Old friends know me better than anyone. When I announced to them my challenge of deciphering self-confidence from fear-based need, they got it. They remembered the scared, angry little kid who set the precedent for the 36-year-old with a problem acknowledging the fabulousness of his life.
It was walking with Barbara from Peter’s house to the train in April, passing all our old Greenwich Village haunts, that I first announced my decision to come home. During the walk back on Wednesday, Barbara read my thoughts.
“It’s always the same feeling with us, in the city, isn’t it? You’re really coming home. And we love you.”
And I’m grateful for the sentiment. But everything’s different now.
Now that I’m waking up from a life of choices and actions driven by fear of scarcity and failure–a life permanently led in survival mode–I don’t see anything like I did before. I’ve spent a week observing and questioning every move I’ve made, every thought and feeling. Watching fear take precedence over confidence.
Inside, it feels like a record with two grooves. One plays a soundtrack of childhood neediness, the veritable Drama of the Gifted Child anthem. The other sounds a calm, self-assured chord. And I’m learning that by paying attention and pausing, I can remind my lost little inner child that, although his feelings are valid simply because they exist, there’s this whole other melody to listen to.

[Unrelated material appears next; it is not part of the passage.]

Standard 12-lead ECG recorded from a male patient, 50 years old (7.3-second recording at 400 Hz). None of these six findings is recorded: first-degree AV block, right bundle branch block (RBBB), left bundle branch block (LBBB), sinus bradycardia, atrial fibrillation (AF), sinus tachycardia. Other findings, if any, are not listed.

And, more and more, I’m learning to enjoy the right music. Just acknowledging my primal fears instead of rejecting them, and holding them up to all happy evidence of an abundant life, I’m finding that, like never, ever before, I can manage to lift my needle and move it into the correct groove. It’s not an easy effort. But it works. And it has the power to reframe my relationship with the world around me.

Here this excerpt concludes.